Astringent Corrective: AbuKhalil on Iran's Turmoil

by Chris Floyd
Originally published Monday, 22 June 2009

Professor As'ad AbuKhalil rightly notes the rank hypocrisy of Barack Obama's statement on the turmoil in Iran:

Obama has spoken: "The universal rights to assembly and free speech must be respected, and the United States stands with all who seek to exercise those rights." There is so much that you can do with this statement. The hypocrite in [chief] is invoking an argument that he himself so blatantly ignores and will continue to ignore to the last day of his presidency. Does he really believe in that right for peoples? Yes, but only in countries where governments are not clients of the US. Will he invoke that argument, say, in Saudi Arabia or Egypt or Morocco or Tunisia or Libya or Jordan or Oman, etc? Of course not. This is only an attempt to justify US imperial policies. And even in Iran, the Empire is nervous because it can't predict the outcome. But make no mistake about it: his earlier statement to the effect that the US can't for historical reasons "appear to be meddling" sets the difference between the Bush and the Obama administration. The Bush administration meddled blatantly and crudely and visibly, while the Obama administration meddles more discreetly and not-so-visibly. Tens of thousands of pens equipped with cameras have been smuggled into Iran: I only wish that the American regime would dare to smuggle them into Saudi Arabia so that the entire world can watch the ritual of public executions around the country.

I'd like to say an additional word about Obama's statement. When I saw that the president also invoked the words of Martin Luther King Jr. (“Martin Luther King once said, ‘The arc of the moral universe is long, but it bends toward justice’”),  I very nearly threw up.

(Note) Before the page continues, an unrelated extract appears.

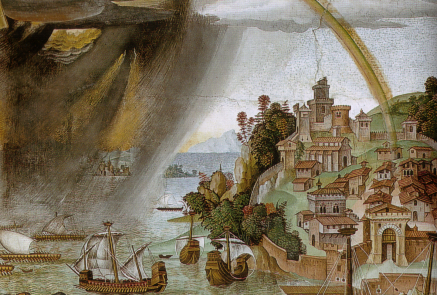 Pinturicchio, libreria piccolomini, dettaglio

To quote an apostle of non-violence, who spent his last days standing with striking workers and railing against the American government as "the greatest purveyor of violence in the world today" because of its murderous war machine, when you yourself are in command of that war machine, spewing out Vietnam-style death (and "targeted assassinations") in Iraq, Afghanistan, Pakistan; when you are striving with all your might to defend, shield and in many cases continue the heinous torture atrocities of your predecessor; when you are pouring trillions of public dollars into the purses of the financial elite while letting millions of workers go hang; and when you yourself have made repeated statements that you will never take any options "off the table" when dealing with Tehran, including the nuclear destruction of the Iranian people for whose liberties and well-being you now profess such noble concern -- well, that seems a bit much, if I may riot in understatement.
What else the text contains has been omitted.